It's that time of the year when we manly men bring out our old leather jackets hoping to look cool like 80's MacGyver. Except it never gets that cold, making us realise the leather was best left attached to the cow.
But, it is just barely cold enough to do that other winter thing for manly men: barbeque. We wait all year to do this because somewhere in an old movie starring Robert Redford or Aamir Khan, it appeared very romantic. Crackling fires, sultry guitar twangs and the love interest crooning softly complete the picture.
In reality though, crackling fires are accompanied by the spastic fizz of electrocuted mosquitoes and a wife somewhere shouting "I've set a towel on fire." All you men and women reading this can take comfort following my tips. I have made all the mistakes to be made without dying even once. Or worse, without burning the meat.
(The wife insists I add "it is always a miracle.")
First you make a brief plan
This is the step people waste most of their time on. I have a friend who planned for the last seven years about throwing a barbeque party. The only thing to plan is to settle the invites. Four out of six people will not do any of the work even after making strong promises. Two of those people will turn up only after the food has been cooked, licked and chewed. The trick is to find more of the first two: those will help you cook, share the blame and be worthy of the post cookout selfie.
Then you gather materials, quickly
You can buy a metal miniature box-like thing in New Market for grilling. It is cheap at under BDT 1,000 and you can conveniently store old screws and nails in it till next year. Or you could borrow a few bricks from the under-construction apartment nearby and build your own trough.
What you need to get right is the coal which is also easy to find. All bazaars are fully stocked with jacked up prices of coal to be sold by the kg.
Get a square foot of chicken wire netting from a hardware store for about BDT 60 to lay on top of the trough and you're set. What's important is how you do the cookup. I'm an expert on this as I've once watched the children's edition of Masterchef where Gordon Ramsey completely refrained from his usual shouting like a deranged vice principal.
Prepare the meat
The trick to getting all the meat to taste right is to marinate properly for additional flavour and softening. For the noobs, it means soak the meat in something nice like lemon or vinegar and not moisturiser. I tried marinating for days. I also marinated for a few hours. It all turns out the same. What you do not do is marinate with sauce. That will burn quickly while cooking leaving you an acrid taste.
Lighting the fire
We manly men love to watch the world burn. Which is why we opt quickly for lighter fluid or kerosene. You pour it on the coal and light a fire resulting in tiny explosions that reach all the way to a towel hanging overhead. As you squint your eyes and ignore the burning eyebrows, you feel like a manly Bruce Willis just having blown some bad guys into oblivion. The right way is to start the fire a little but then leave out the fluid altogether. If you add more fluid while cooking, you end up with a metallic taste of lighter fluid/kerosene on your meat after cooking. And trust me, those things do not taste pleasant. Chalk up that experience to a lighter fluid cap I tried removing with my teeth while holding the can one-handed. Manly men don't always use both hands.
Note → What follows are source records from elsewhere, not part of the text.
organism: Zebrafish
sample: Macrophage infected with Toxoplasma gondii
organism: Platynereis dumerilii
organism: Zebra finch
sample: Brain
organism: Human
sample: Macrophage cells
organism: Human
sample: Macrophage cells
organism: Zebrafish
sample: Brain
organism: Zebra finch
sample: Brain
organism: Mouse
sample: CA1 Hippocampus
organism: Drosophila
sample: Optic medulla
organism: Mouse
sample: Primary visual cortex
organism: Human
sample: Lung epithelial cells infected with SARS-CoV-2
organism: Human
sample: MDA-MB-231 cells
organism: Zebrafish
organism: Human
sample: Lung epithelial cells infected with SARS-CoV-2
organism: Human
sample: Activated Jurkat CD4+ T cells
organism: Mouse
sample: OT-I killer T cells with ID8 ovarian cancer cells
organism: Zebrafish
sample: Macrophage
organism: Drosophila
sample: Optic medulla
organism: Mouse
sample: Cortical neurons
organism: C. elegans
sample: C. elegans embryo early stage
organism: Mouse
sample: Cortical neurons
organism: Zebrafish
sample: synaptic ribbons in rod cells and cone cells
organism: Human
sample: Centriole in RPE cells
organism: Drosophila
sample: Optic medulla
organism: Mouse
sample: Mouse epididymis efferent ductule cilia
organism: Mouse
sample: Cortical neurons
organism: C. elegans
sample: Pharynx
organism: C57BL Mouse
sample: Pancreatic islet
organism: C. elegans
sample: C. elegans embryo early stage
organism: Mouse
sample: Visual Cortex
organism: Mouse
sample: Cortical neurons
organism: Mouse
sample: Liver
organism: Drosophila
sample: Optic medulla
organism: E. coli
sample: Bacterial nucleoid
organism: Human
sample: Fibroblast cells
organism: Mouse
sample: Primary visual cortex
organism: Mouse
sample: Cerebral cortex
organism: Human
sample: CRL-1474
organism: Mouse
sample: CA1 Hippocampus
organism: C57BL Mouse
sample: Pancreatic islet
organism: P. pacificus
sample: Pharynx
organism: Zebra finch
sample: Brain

The right way to get a good fire going is to crumple up newspaper balls underneath the coal and set it on fire. It takes a while but helps create that smoky yet delicious flavour you would pay an additional BDT 1,500 for in a restaurant. Also, I work for a newspaper. Supply is unlimited.
Let the coals burn for a while till they are covered in a grey ash. Then it gives off the perfect simmering heat allowing you to cook the meat slowly and completely. You don't want a blazing coal fire no matter how cool it looks. That creates soot. While charcoal is good for cleaning teeth, it never tastes good. Pro tip: add the sauce near the very end or else it will burn.
Keep antacids ready
That is how a good barbeque party should end, with plenty of antacids to calm your raging stomach. It is that one time of the year you can pretend to be a manly man of yesteryear. It will feel almost as if you caught an animal in the wild and saved your herd from starvation. But easy on the daydreaming as towels always end up catching on fire.
Ehsanur Raza Ronny is a confused dad, all-round car guy, model car builder, and cartoonist. He is also Editor of Shift (automobiles), Bytes (technology), and Next Step (career) of The Daily Star.